Thanks Davis!
It went very well after I check the number with
"colSums(d$pseudo.alt)*d$samples$norm.factors", the pseudocounts Sum of each
library are very similar to each other as expected.
To follow this point I have another question about the meaning of the above
formula. What does it mean in mathematics or/and biology, if any?

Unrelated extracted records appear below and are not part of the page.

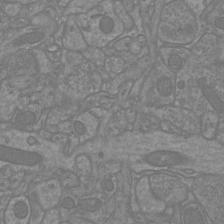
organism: Mouse
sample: Cortical neurons
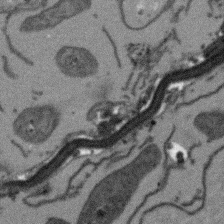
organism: Arabidopsis thaliana
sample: Root tip
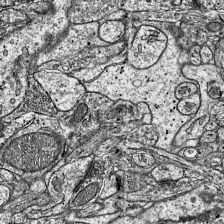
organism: Mouse
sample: Visual Cortex
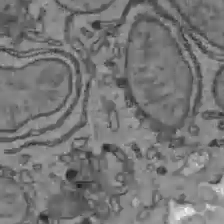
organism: C57BL Mouse
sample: Liver
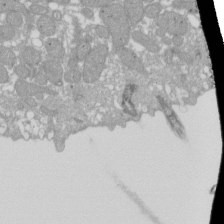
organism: Xenopus
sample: Cilia; centrioles in frog embryo cells
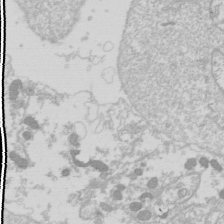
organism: Drosophila
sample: Cell division; meiosis; drosophila spermatocytes
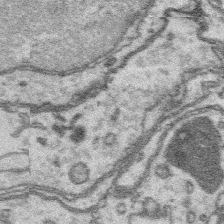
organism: Platynereis dumerilii
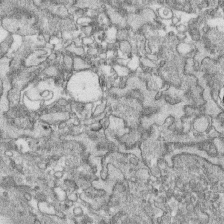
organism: Human
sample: CRL-1474

If I call the pseudo-counts (from d$pseudo.alt) as the
library-size-adjusted-counts (right ?), can I call the new number
"d$pseudo.alt*d$samples$norm.factors" as normalized-counts? The calculation of
pseudocounts is explained in the User's Guide, but not this one, except one
sentence that might be related in the man page of calcNormFactors(): "For
symmetry, normalization factors are adjusted to multiply to 1". I do not feel
very clear with it.
The reason I want to get this "normalized number" is to compare the relative
expression level of each gene across the conditions. I am somehow confused with
the difference between the library size adjustment and the normalization (This
is mentioned on page 3 of the user's guide), when I was trying to convince my
colleague the pseudo-counts of a gene should be used to compare the relative
expression level, but this formula integrates both library size and the
normalization factor, which seems somehow redundant, am I right?

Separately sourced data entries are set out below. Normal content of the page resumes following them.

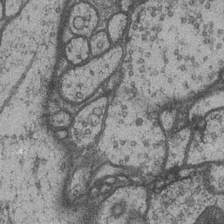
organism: Drosophila
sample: Optic medulla
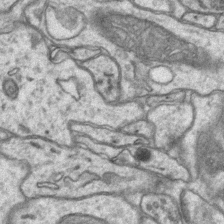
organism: Mouse
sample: CA1 Hippocampus
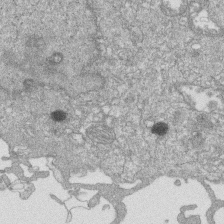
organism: Human
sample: HeLa cell HIV synapse
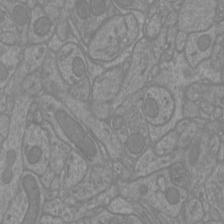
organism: Mouse
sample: Cortical neurons

Another general question is the row names of the data. I found after the
DGEList object was created, the row names are gone. Before the analysis I
assigned the row names to the IDs, but the results are labeled with tag.1,
tag.2, tag.53 etc when the analysis is done:
> head(de.com.ZO$table)
logConc logFC p.value
tag.1 -17.48306247 2.1215798358 2.723289267e-05
tag.2 -17.06332866 0.6656604697 1.705717572e-01
tag.3 -11.99482641 -0.3162543327 4.915230723e-01
tag.4 -15.76854867 -0.5882280375 2.121440211e-01
tag.5 -15.22523652 1.9007994967 7.434382812e-05
How to o keep the rownames always in position? This may be related to R data
manupilation, but with edgeR I felt lost, especially after I filtered out the
extreme low cpm genes as the dataset is different from the original one.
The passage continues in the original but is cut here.